Today marks the next big step in the normalisation of the industry. Tenet is the first big-budget high-end release to hit cinemas since Pixar’s Onward arrived (before promptly leaving) back on March 6th.

Meanwhile, the Irish Film Institute, flagship for domestic cinema, reopens its doors for the first time in five months.

The IFI will, as ever, be screening the best arthouse and independent releases. They kick things off with the monochrome reissue of Bong Joon Ho’s Parasite (the original version was still doing decent business when lockdown hit) and showings of Irish films Calm With Horses and Broken Law.

But the institute will also be finding a home for Tenet in its most luxurious 70mm incarnation. Everything is about Tenet.

This past week has seen the launch of a campaign by the Irish Film Distributors Association – in cooperation with their UK partners in Cinema First – to “capture the attention of audiences across the country and remind them of the unique experience that only the big screen can offer”.
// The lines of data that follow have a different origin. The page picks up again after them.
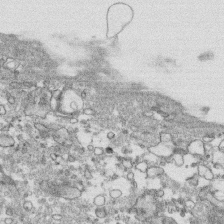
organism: Human
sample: CRL-1474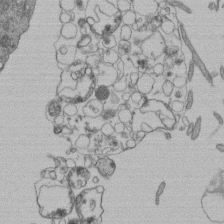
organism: Human
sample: Retinal organoid Rod and Cone cells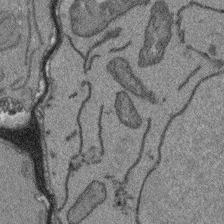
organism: Arabidopsis thaliana
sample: Root tip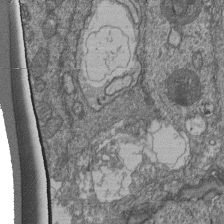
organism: Human
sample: Retinal organoid Rod and Cone cells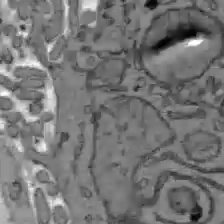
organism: C57BL Mouse
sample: Liver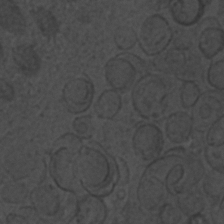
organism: C. elegans
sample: C. elegans embryo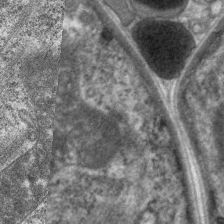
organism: C. elegans
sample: Pharynx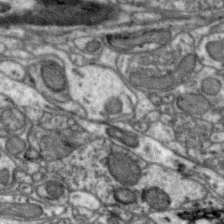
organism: Zebra finch
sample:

The #Lovecinema campaign hangs around an impressive cinematic montage created by Empire Design that features 50 films from cinema history and teases upcoming releases such as No Time to Die, the latest James Bond film; Denis Villeneuve’s Dune; Marvel’s Black Widow and, yes, Tenet.
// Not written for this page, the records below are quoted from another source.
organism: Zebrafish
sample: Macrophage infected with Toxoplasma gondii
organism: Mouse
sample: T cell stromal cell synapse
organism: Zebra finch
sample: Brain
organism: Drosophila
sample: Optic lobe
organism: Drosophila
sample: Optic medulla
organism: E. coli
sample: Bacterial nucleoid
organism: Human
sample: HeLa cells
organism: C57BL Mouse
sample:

It is, in some senses, unfair to expect too much from the Nolan film. True, it is the only big show in town, but, with social distancing still at 2m, exhibitors will struggle to take anything like their normal haul on a late-summer blockbuster.

Nolan’s picture opens a week later in the United States (rare, if not unheard of, for such a large-scale blockbuster), but cinemas in many parts of that country are still closed. Governor Andrew Cuomo of New York has been under pressure to open the city’s movie theatres, but has so far held firm.

“I am sure there is a whole group people who say, ‘I cannot live without going to the movies,’” he said recently. “But on a relative risk scale, a movie theatre is less essential and poses a high risk. It is congregant. It is one ventilation system. You are seated there for a long period of time.”

The only way that Tenet can turn a profit on release is if it hangs around in cinemas for a very long time. It has been calculated that the picture would need to make somewhere in the region of $800 million to break even. That would be enough to get it in the top 10 releases for 2019, but that chart was not compiled in a time of plague.

On the other hand, competition is so sparse Tenet really could be sitting in cinemas until Christmas.

Everything depends on the US. The current cinema model is based around the near-simultaneous release of top-end features in all major territories. If the US continues to register dire Covid figures then the planned opening of many potential cash cows could be threatened worldwide.

When Die Another Day, originally scheduled for April, became the first film to move in response to Covid many thought the distributors were overreacting. It then seemed crazy to move the Bond film way back to November.

Now, even that date looks a tad risky.